If you make mytable large enough (say, 100,000 rows, as in your example) and run this query you will see that it takes considerable time.
However, if you apply TOP 5000 to this query you will see that it completes much faster than 1/20 of the time required for the full table.
Most probably, something similar happens in your case too.
To say something more definitely, I need to see the function definition.
Update:
SQL Server can push predicates into the function.
For instance, I just created this TVF:
CREATE FUNCTION fn_test()
RETURNS TABLE
AS
RETURN (
SELECT *
FROM master
);
These queries:
SELECT *
FROM fn_test()
WHERE name = #name
SELECT TOP 1000 *
FROM fn_test()
WHERE name = #name
yield different execution plans (the first one uses clustered scan, the second one uses an index seek with a TOP)
I had the same problem, a simple query joining five tables returning 1000 rows took two minutes to complete. When I added "TOP 10000" to it it completed in less than one second. It turned out that the clustered index on one of the tables was heavily fragmented.
After rebuilding the index the query now completes in less than a second.
Your TOP has no ORDER BY, so it's simply the same as SET ROWCOUNT 6000 first. An ORDER BY would require all rows to be evaluated first, and it's would take a lot longer.
If dbo.some_table_function is a inline table valued udf, then it's simply a macro that's expanded so it returns the first 6000 rows as mentioned in no particular order.

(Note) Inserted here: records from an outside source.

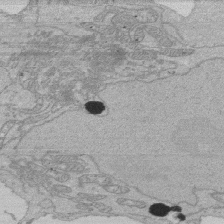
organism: Human
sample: Activated Jurkat CD4+ T cells
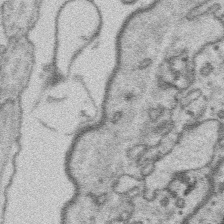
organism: Platynereis dumerilii
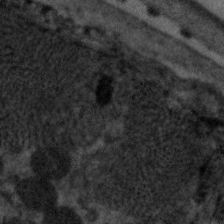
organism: C. elegans
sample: Pharynx
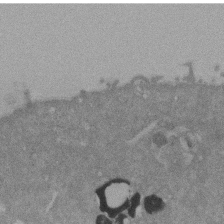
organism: Mouse
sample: ED-1 cell nuclei; centrioles
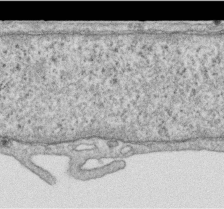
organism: Human
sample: Centriole in RPE cells
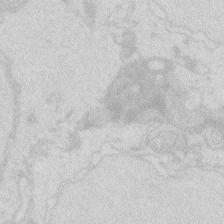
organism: Zebrafish
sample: Macrophage
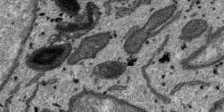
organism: Human
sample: Lung epithelial cells, uninfected (mock) control
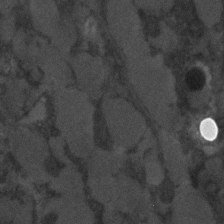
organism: C. elegans
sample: C. elegans embryo
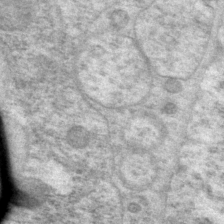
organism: P. pacificus
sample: Pharynx
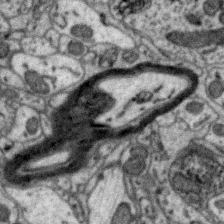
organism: Zebra finch
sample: Brain
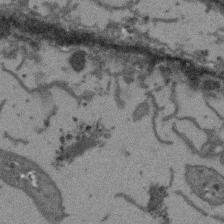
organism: Arabidopsis thaliana
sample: Root tip
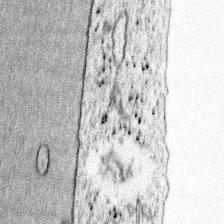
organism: Human
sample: HeLa cells
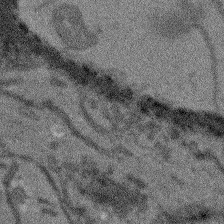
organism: Arabidopsis thaliana
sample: Root tip
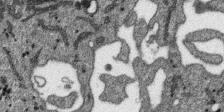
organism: Human
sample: Lung epithelial cells infected with SARS-CoV-2
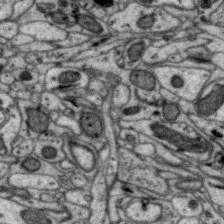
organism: Zebra finch
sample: Brain
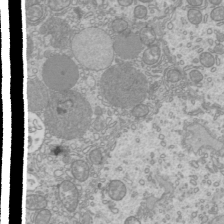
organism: Mouse
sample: Cilia; mouse epididymis
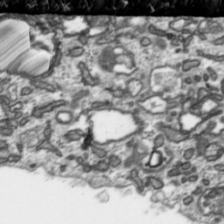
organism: Toxoplasma gondii
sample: Parasites in a vacuole inside a host cell
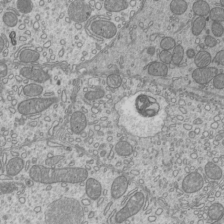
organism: Mouse
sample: Cilia; mouse epididymis
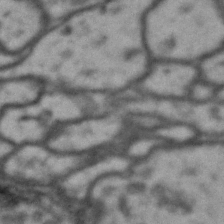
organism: Drosophila
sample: Brain
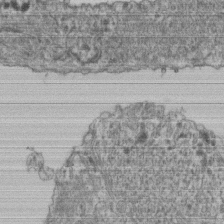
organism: Human
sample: Retinal organoid Rod and Cone cells
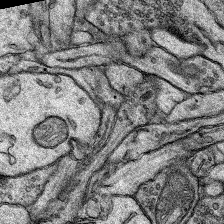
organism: Rat
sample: Hippocampus
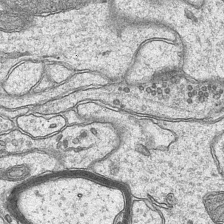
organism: Mouse
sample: CA1 Hippocampus
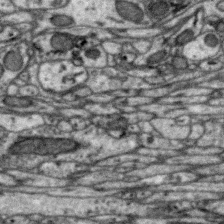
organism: Zebra finch
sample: Brain
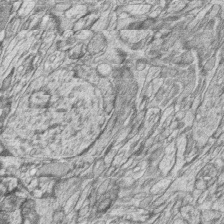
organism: Zebrafish
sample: synaptic ribbons in rod cells and cone cells
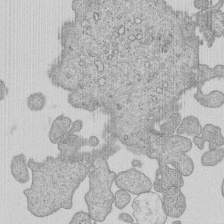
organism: Human
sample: MDA-MB-231 cells
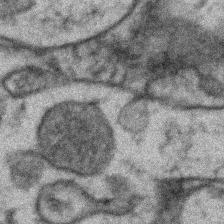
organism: Zebrafish
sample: Zebrafish embryo
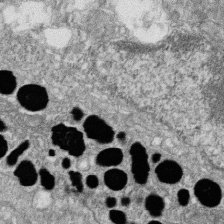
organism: Zebrafish
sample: Cilia; retinal pigment epithelium

If the udf is multi valued, then it's a black box and will always pull in the full dataset before filtering. I don't think this is happening.
Not directly related, but another SO question on TVFs
You may be running into something as simple as caching here - perhaps (for whatever reason) the "TOP" query is cached? Using an index that the other isn't?

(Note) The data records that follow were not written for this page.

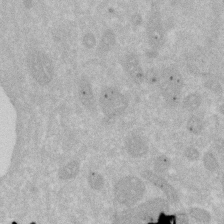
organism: Human
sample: HIV infected U937 cells
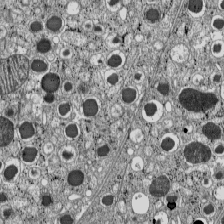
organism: C57BL Mouse
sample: Pancreatic islet
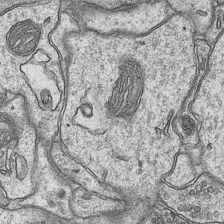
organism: Mouse
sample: CA1 Hippocampus
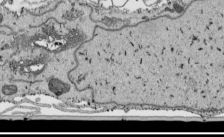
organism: Human
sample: Mitochondria in HCT116 cells
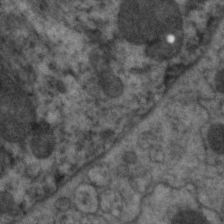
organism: C. elegans
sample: Pharynx
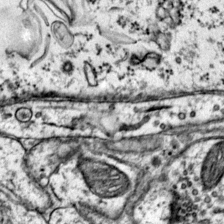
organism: Mouse
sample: Primary visual cortex
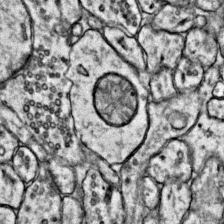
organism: Mouse
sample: Primary visual cortex
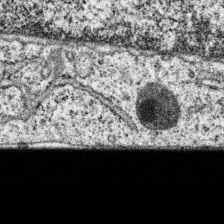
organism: Human
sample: HeLa cells
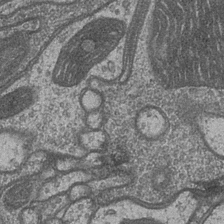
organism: Drosophila
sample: Optic medulla
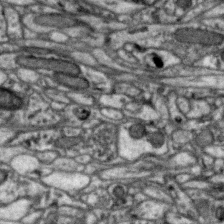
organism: Zebra finch
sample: Brain
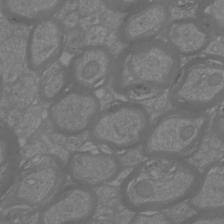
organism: Mouse
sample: Cortical neurons
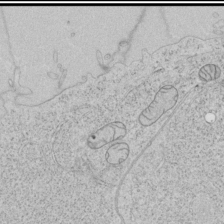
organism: Human
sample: Mitochondria in HCT116 cells
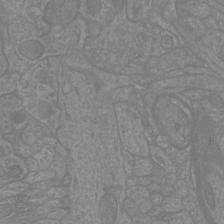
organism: Mouse
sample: Cortical neurons
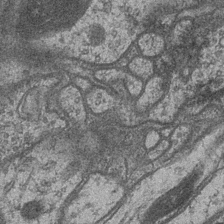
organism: Drosophila
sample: Optic medulla

In any case the best way to quench your curiosity is to examine the full execution plan for both queries. You can do this right in SQL Management Console and it'll tell you EXACTLY what operations are being completed and how long each is predicted to take.
All SQL implementations are quirky in their own way - SQL Server's no exception. These kind of "whaaaaaa?!" moments are pretty common. ;^)

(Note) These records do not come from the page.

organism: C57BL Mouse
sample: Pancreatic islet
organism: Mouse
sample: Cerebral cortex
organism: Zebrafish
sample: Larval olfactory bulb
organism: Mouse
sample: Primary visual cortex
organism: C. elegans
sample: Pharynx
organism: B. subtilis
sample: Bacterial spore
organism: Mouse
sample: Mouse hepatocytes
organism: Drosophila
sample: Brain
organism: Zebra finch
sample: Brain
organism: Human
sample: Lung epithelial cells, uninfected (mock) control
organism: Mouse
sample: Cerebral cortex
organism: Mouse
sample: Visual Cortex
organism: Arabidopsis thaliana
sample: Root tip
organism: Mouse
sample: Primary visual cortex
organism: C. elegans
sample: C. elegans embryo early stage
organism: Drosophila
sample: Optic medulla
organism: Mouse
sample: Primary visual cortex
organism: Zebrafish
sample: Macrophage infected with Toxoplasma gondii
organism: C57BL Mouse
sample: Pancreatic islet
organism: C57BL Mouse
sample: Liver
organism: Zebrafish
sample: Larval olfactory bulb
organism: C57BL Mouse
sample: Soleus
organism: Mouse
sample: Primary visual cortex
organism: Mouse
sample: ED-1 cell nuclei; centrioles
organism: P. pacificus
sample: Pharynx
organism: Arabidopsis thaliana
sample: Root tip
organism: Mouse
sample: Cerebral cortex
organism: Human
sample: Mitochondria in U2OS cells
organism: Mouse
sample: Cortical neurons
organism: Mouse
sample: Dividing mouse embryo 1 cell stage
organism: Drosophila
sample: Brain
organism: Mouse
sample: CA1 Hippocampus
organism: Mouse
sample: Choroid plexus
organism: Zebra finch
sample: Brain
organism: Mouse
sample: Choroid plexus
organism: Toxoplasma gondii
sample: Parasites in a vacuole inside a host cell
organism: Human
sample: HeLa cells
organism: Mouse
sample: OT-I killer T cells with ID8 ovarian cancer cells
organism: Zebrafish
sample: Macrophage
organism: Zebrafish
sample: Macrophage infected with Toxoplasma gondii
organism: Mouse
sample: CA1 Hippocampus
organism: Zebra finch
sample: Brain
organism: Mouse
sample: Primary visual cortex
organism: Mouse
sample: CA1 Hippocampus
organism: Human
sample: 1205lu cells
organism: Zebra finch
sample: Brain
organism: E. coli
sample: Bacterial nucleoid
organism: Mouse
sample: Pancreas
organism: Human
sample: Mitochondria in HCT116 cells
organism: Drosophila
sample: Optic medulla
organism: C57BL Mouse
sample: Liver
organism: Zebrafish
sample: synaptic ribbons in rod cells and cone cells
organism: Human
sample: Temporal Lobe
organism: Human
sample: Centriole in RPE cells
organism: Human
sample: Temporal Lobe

It's not necessarily true that the whole table is processed if col1 has an index.
The SQL optimization will choose whether or not to use an index. Perhaps your "TOP" is forcing it to use the index.
If you are using the MSSQL Query Analyzer (The name escapes me) hit Ctrl-K. This will show the execution plan for the query instead of executing it. Mousing over the icons will show the IO/CPU usage, I believe.
I bet one is using an index seek, while the other isn't.
If you have a generic client:
SET SHOWPLAN_ALL ON;
GO
select ...;
go
see http://msdn.microsoft.com/en-us/library/ms187735.aspx for details.
I think Quassnois' suggestion seems very plausible. By adding TOP 6000 you are implicitly giving the optimizer a hint that a fairly small subset of the 200,000 rows are going to be returned. The optimizer then uses an index seek instead of an clustered index scan or table scan.
Another possible explanation could caching, as Jim davis suggests. This is fairly easy to rule out by running the queries again. Try running the one with TOP 6000 first.